- **Work task**: With the pictures left out, copy the records below exactly from the first line down to the line holding "wet van pascal", and include that line.

(Source data)

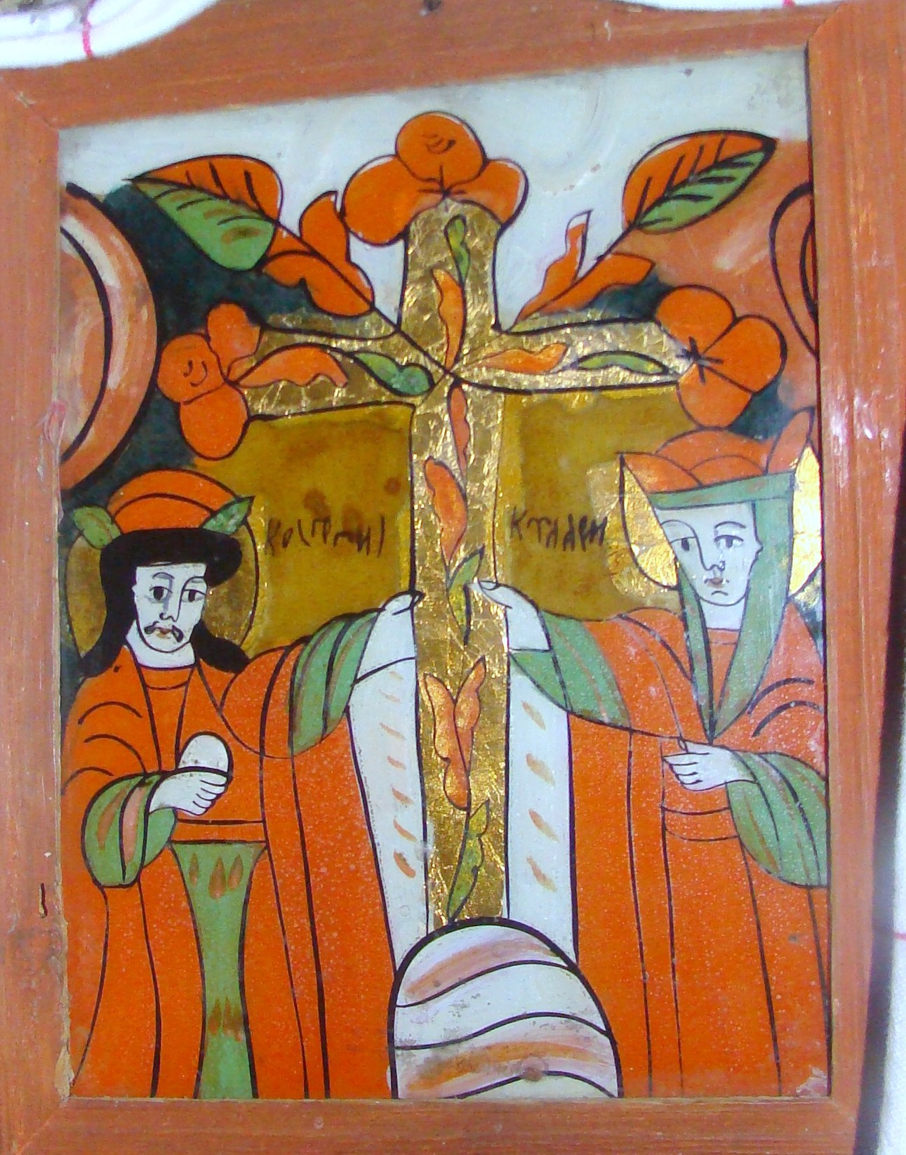 Biserica de lemn din Dângău Mare, județul Cluj
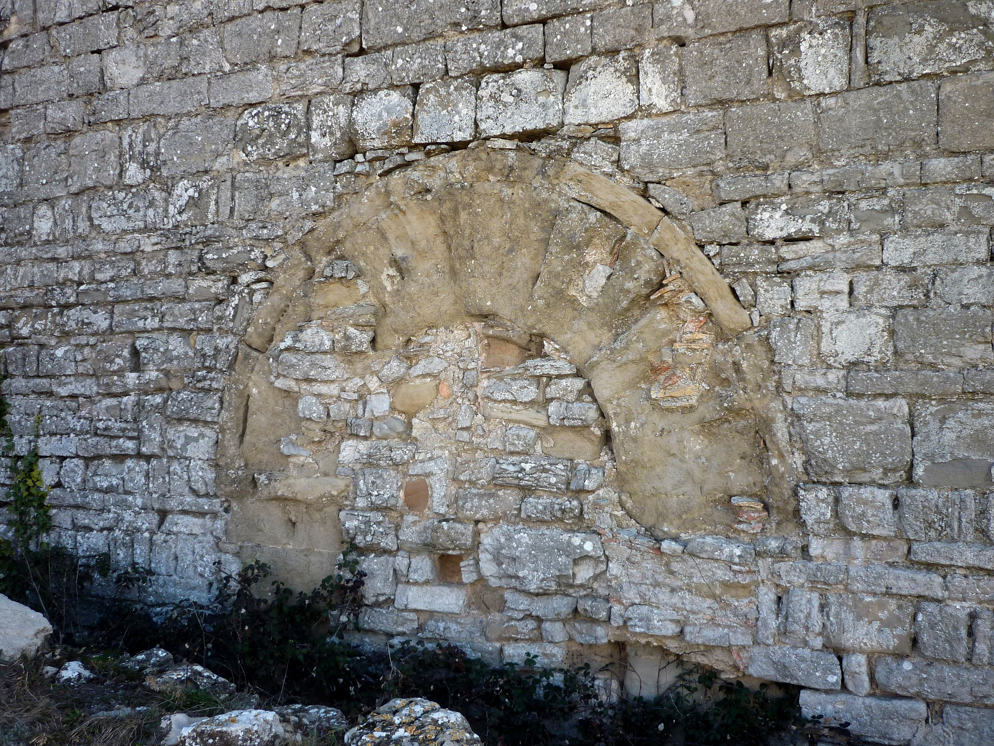 Església vella de la Molsosa: antic portal d'entrada paredat
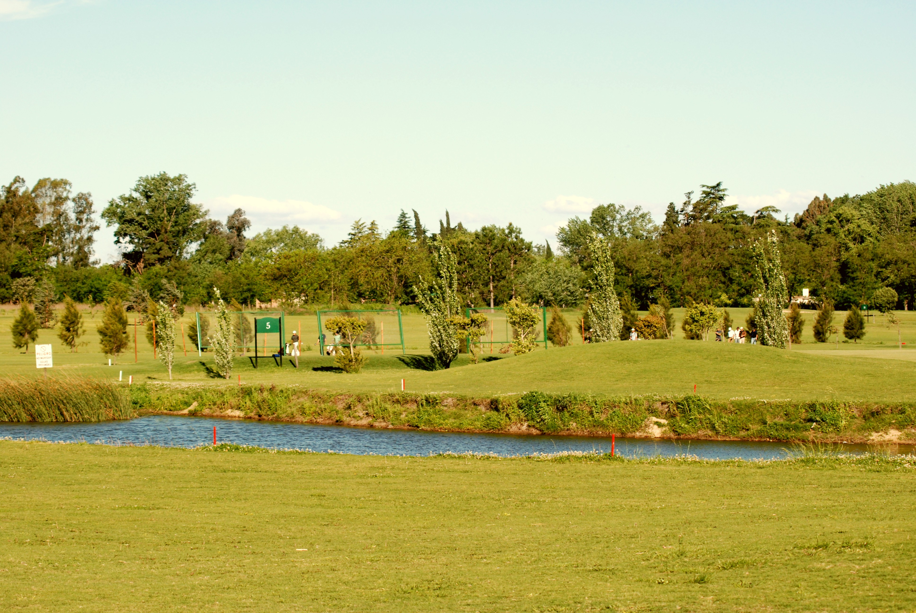 Junín Golf Club. Junín, Argentina.
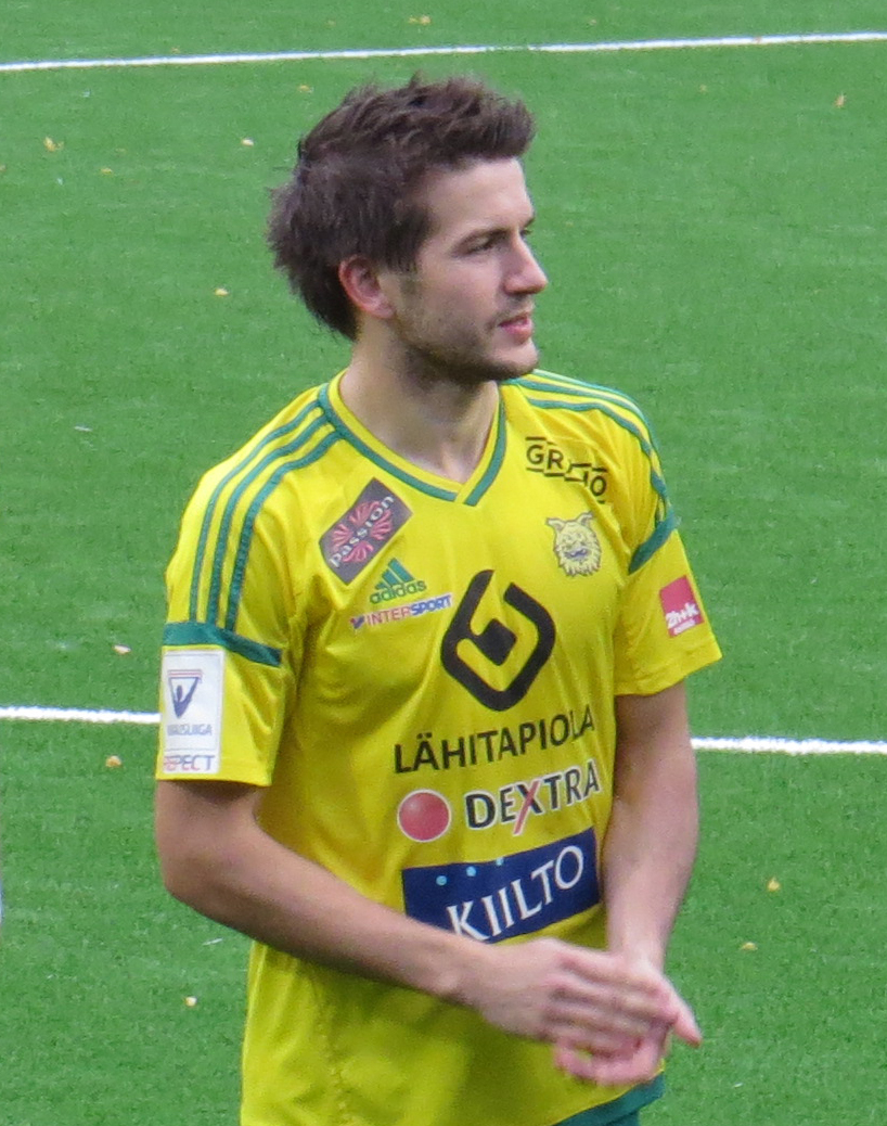 Eero Korte, suomalainen jalkapalloilija Tampereen Ilveksen joukkueessa kaudella 2015.
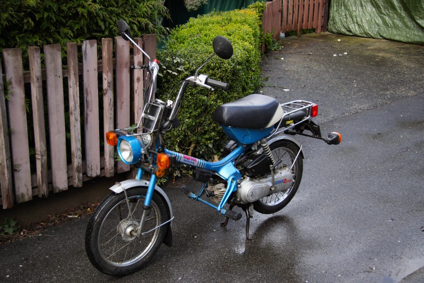 1982 Honda Express (NC50)
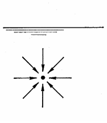 wet van pascal zelf, autocad+paint MADe 15 aug 2005 12:08 (CEST)
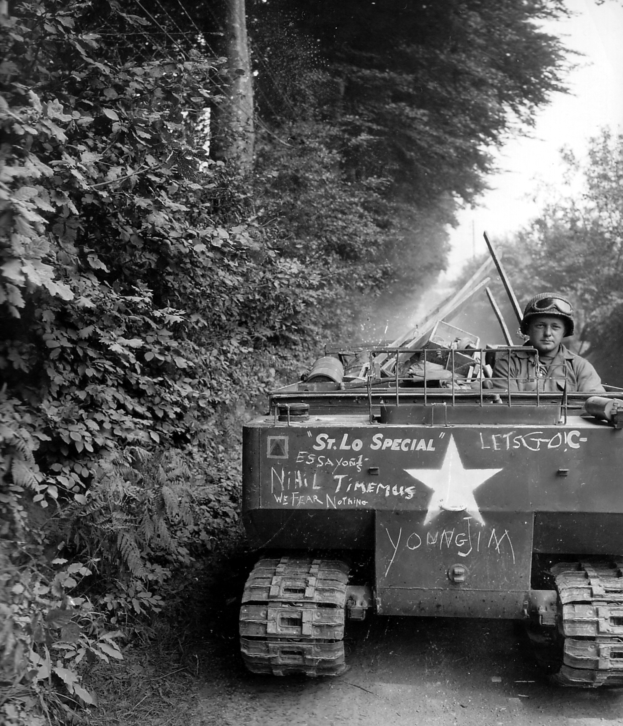 Un M-29 " Weasel" de la Charlie Co du 121st Eng Combat Bn (ECB) de la 29th US ID Le "Weasel" véhicule chenillé américain de transport tout terrains, capacité 4 hommes et 400kg Conçu par Studebaker, il est particulièrement adapté aux terrains difficiles: boue, neige, sable, marais... Outre le transport de ravitaillement et de munitions il servit aussi dans les unités de transmissions. L'engin est copieusement tagué : St. Lo Special 1 Young Jim let's go essayons Nihil Timemus We fear nothing Explications : Young Jim certainement le nom de baptême du M-29 29th Let's Go" devise de la 29th Inf.Div. US "Essayons" devise du Corps of Engineers (la devise est en français) Nihil Timemus locution latine avec sa traduction We fear nothing soit nous n'avons peur de rien, devise du 163rd Military Police Battalion Pour aller plus loin : Le même engin a été filmé en ville, voir ici
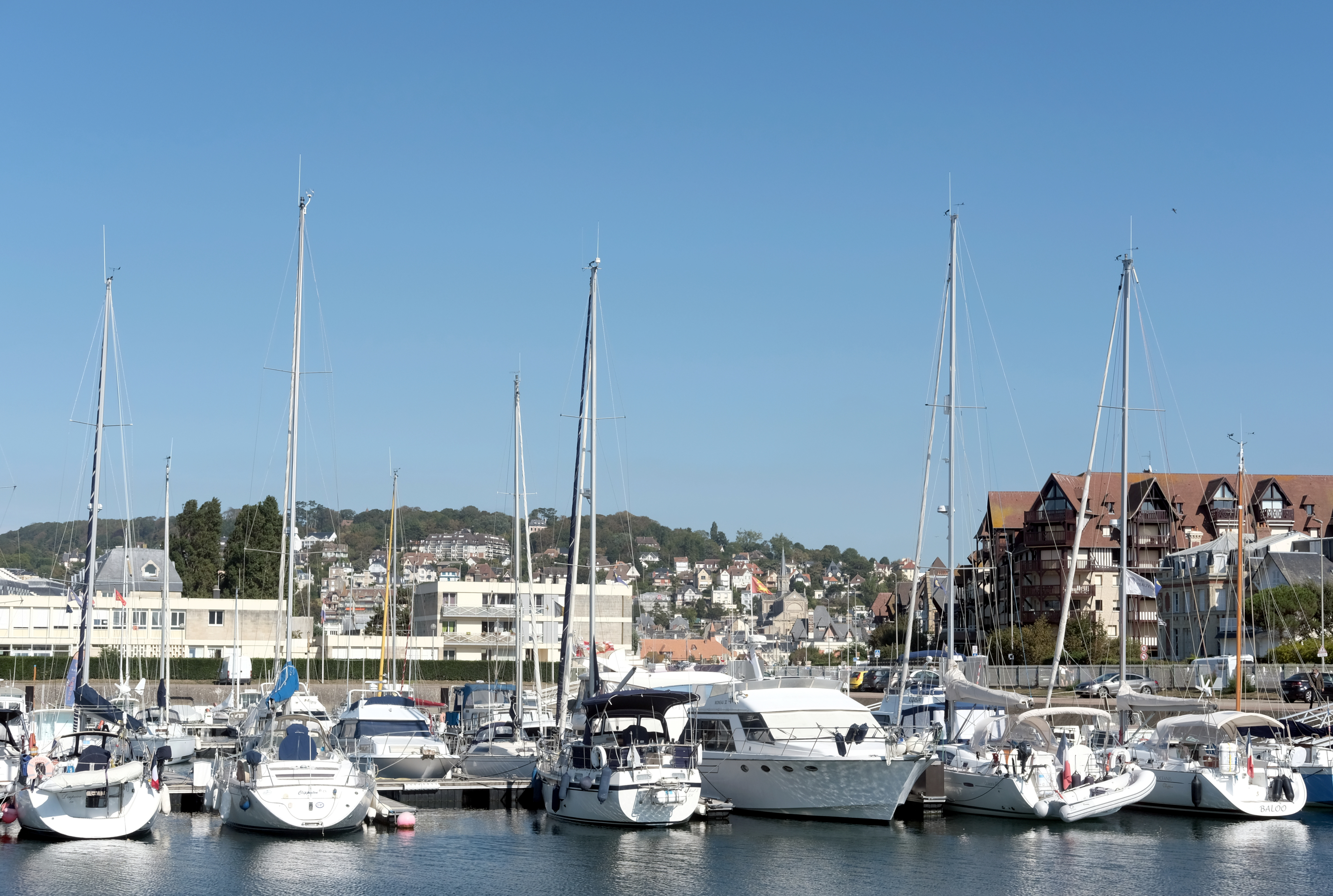 Deauville - Le port

- **Solution to this exercise**:
 Biserica de lemn din Dângău Mare, județul Cluj
 Església vella de la Molsosa: antic portal d'entrada paredat
 Junín Golf Club. Junín, Argentina.
 Eero Korte, suomalainen jalkapalloilija Tampereen Ilveksen joukkueessa kaudella 2015.
 1982 Honda Express (NC50)
 wet van pascal zelf, autocad+paint MADe 15 aug 2005 12:08 (CEST)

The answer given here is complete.